--- INFORMATION PROVIDED ---
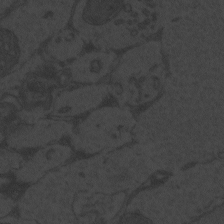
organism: Zebrafish
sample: Macrophage infected with Toxoplasma gondii
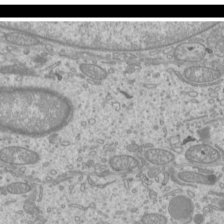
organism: Mouse
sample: Cilia; mouse epididymis
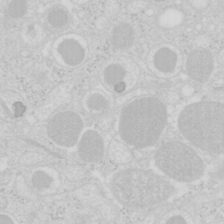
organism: Mouse
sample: Pancreas
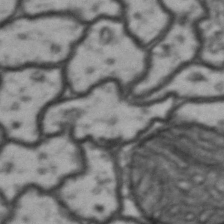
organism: Drosophila
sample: Brain
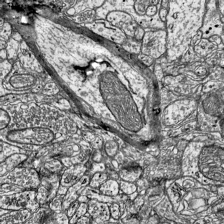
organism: Mouse
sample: Visual Cortex
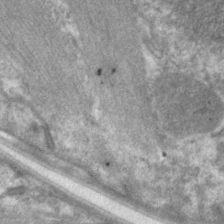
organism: C. elegans
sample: Pharynx
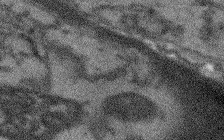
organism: Arabidopsis thaliana
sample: Root tip
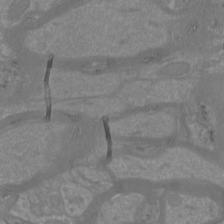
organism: Mouse
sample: Cortical neurons
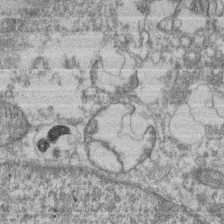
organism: Mouse
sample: T cell stromal cell synapse
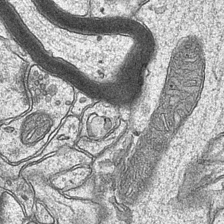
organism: Mouse
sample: CA1 Hippocampus
---
Task for the records above: copy every line in which the word "sample" occurs.

> **OUTPUT FOR THIS TASK**:
sample: Macrophage infected with Toxoplasma gondii
sample: Cilia; mouse epididymis
sample: Pancreas
sample: Brain
sample: Visual Cortex
sample: Pharynx
sample: Root tip
sample: Cortical neurons
sample: T cell stromal cell synapse
sample: CA1 Hippocampus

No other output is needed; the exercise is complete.